Saved entries:
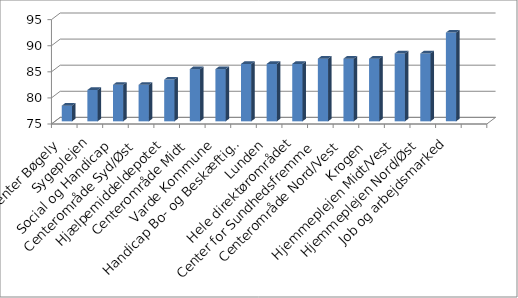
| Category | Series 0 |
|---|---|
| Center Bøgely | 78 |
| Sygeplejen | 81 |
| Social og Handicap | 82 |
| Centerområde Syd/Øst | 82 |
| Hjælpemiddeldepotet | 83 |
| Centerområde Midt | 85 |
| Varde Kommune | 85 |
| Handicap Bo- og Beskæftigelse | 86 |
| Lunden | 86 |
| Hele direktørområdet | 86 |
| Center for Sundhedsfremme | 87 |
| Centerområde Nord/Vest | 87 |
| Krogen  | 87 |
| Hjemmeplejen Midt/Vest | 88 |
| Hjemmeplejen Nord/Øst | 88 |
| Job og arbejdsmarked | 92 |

---

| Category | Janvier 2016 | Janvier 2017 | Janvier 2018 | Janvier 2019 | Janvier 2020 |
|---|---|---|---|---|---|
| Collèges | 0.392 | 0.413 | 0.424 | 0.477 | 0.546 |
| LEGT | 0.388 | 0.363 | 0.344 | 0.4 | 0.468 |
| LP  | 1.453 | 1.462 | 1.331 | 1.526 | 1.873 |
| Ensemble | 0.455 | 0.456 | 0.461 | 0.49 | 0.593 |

WORK ITEM: Print exactly the lines above from the one with "Category | Series 0 |" to the one with "Lunden | 86 |", including both.

ANSWER SPACE:
| Category | Series 0 |
|---|---|
| Center Bøgely | 78 |
| Sygeplejen | 81 |
| Social og Handicap | 82 |
| Centerområde Syd/Øst | 82 |
| Hjælpemiddeldepotet | 83 |
| Centerområde Midt | 85 |
| Varde Kommune | 85 |
| Handicap Bo- og Beskæftigelse | 86 |
| Lunden | 86 |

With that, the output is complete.